Consumer concern grows over what happens to their data when they die

The latest figures from the ICO reveal that consumers are becoming increasingly concerned by inaccurate data held on them by organisations. Last year it was the third highest complaint made behind queries on subject access and disclosure of data. Excessive/relevant data and retention of data also made the top 10; all racking up more queries than the previous year.

It is fair to say that the figure could be skewed as a result of consumers’ increasing awareness and understanding of the value of their data and indeed a growing awareness of the ICO and its role in data protection. Hence more people than ever before are flagging their concerns with the regulator. But skewed figures or not, what this shows is that customers are not just worried about data security they are actively concerned about what happens to their data.
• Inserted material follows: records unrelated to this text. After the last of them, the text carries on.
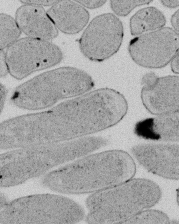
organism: E. coli
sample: Bacterial nucleoid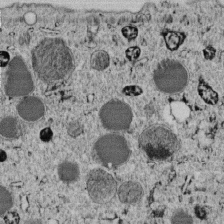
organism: C. elegans
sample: C. elegans embryo early stage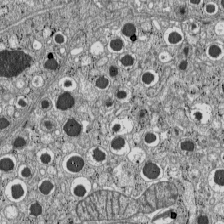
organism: C57BL Mouse
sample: Pancreatic islet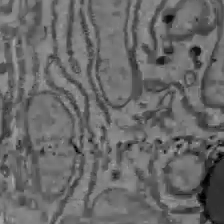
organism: C57BL Mouse
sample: Liver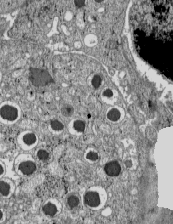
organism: C57BL Mouse
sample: Pancreatic islet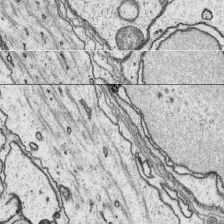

And rightly so. A person’s personal information is akin to an asset and remains owned by that person no matter if they share it with someone else.

Much like we would want to know what happens to our savings if we invested them into a stock portfolio, consumers want to know what is happening to their data; particularly if they stop being a customer of an organisation or if the worst was to happen and they pass away. Many organisations fail to remove such data from their customer databases in these instances. With the onset of GDPR from the end of May next year consumers are going to have more control over their data and will have a right to understand exactly what organisations do with it and how long they keep it. Under Article 5 of the new directive businesses, public sector and charities will be required to keep their databases up to date including removing irrelevant records (such as deceased ones) as soon as possible. Data hygiene will therefore not just be a concern for consumers, but will be for organisations, too.